その声を聞き、心にグッときて泣きそうになる。でも今の私はサーシャ。


「いいえ。私はただの平民ですよ。水を取り替えに来ました。」

父はかすかに笑った。


「ははっ…そういう事にしておこう」

笑うとパパはまた眠りについた。


「リリー…私だってバレ…てないよね?」

「…さあな。可能性は高いかもな…」

リリーが、辺りを見回し始める。


「…人間共が…来る」


「え?なんて? 後、30%…もう少しだわ!」


「そこをどいてもらおうか」

背後から低い声が響いた。

振り返ると4人の仮面をつけた男達が並んでいた。


「なぜ眠らなかった」

リリーが私を隠すように前に出た。


「悪いが、俺らは毒に耐久があるもんでね。」

「誰の差し金だ!」

「言えねぇな!」

二刀流の男が切りかかって来た、


私は床へ手をついた。

―拘束―

光の鎖が二人の足を絡め取り、そのまま転倒させる。


残る2人が私へ迫る。

「死ね!」

「サーシャ!」

その時、私の後ろから、雷撃が飛んだ。


 ビリリリィィイ!バチッ!

男達は悲鳴と共に黒焦げになって倒れた。


私は振り返る。 パパは静かに寝ている。

「…パパ…?寝ながら…??」

無意識なの?もしかして、半分起きてる?


心なしか、パパの口元がニヤッと上がった気がした。

私は、すぐに倒れた男達の懐を探った。 出てきたのは貴族の紋章。


「やっぱり内通者か…。」

 私はそれを父の手に握らせる。


「証拠、ちゃんと残しとくから…パパ、遅くなってごめんね…。
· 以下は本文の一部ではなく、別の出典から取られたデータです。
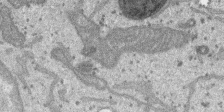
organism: Human
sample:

」


パパの手の上に自分の手を重ねる。


「大好きだよ。早く帰ってきてね。」

かすかにパパの手が動いた気がした。


―100% 治療を終了します―

システムの声がした。


近くのノートの紙を破り、殴り書きする。

「主、字が踊っているぞ?」ニヤニヤしているリリー

「急いでるの!」


1階の兵士が集まっている所へ、拘束した状態の刺客と紙を置いてきた。


「これで大丈夫かな…。動揺してたから、靴だけ子供の時と同じになっちゃったよ」

平民の恰好に紫リボンがついた、かわいい靴…今気づいた。


「主、そろそろ帰らないと」 

天井を見上げているリリーが急かしてきた。


「そうだね、城に帰らないと。」


風魔法でまき散らしていた花を集め、BOX収納する。


私はその時、何も気づかなかった。


―まさか、天井裏でルーカスに見られているとは…。